I am trying to estimate the mean time to failure for a Weibull distribution fitted to some survival data with flexsurvreg from the flexsurv package. I need to be able to estimate the standard error for use in a simulation model.

Using flexsurvreg with the lung data as an example;

require(flexsurv)
lungS <- Surv(lung$time,lung$status)
lungfit <- flexsurvreg(lungS~1,dist="weibull")
lungfit

Call:
flexsurvreg(formula = lungS ~ 1, dist = "weibull")

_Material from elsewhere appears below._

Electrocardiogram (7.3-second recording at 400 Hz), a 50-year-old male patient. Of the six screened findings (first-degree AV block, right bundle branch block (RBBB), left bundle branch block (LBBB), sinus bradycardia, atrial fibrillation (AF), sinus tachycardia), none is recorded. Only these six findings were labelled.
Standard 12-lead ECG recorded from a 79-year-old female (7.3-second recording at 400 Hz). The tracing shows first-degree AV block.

Maximum likelihood estimates: 
est   L95%   U95%
shape   1.32   1.14   1.52
scale 418.00 372.00 469.00

N = 228,  Events: 165,  Censored: 63
Total time at risk: 69593
Log-likelihood = -1153.851, df = 2
AIC = 2311.702

Now, calculating the mean is just a case of plugging in the estimated parameter values into the standard formula, but is there an easy way of getting out the standard error of this estimate? Can survreg do this?

Answer 1

In flexsurv version 0.2, if x is the fitted model object, then x$cov is the covariance matrix of the parameter estimates, with positive parameters on the log scale. You could then use the asymptotic normal property of maximum likelihood estimators. Simulate a large number of multivariate normal vectors, with the estimates as means, and this covariance matrix (using e.g. rmvnorm from the mvtnorm package). This gives you replicates of the parameter estimates under sampling uncertainty. Calculate the corresponding mean survival for each replicate, then take the SD or quantiles of the resulting sample to get the standard error or a confidence interval.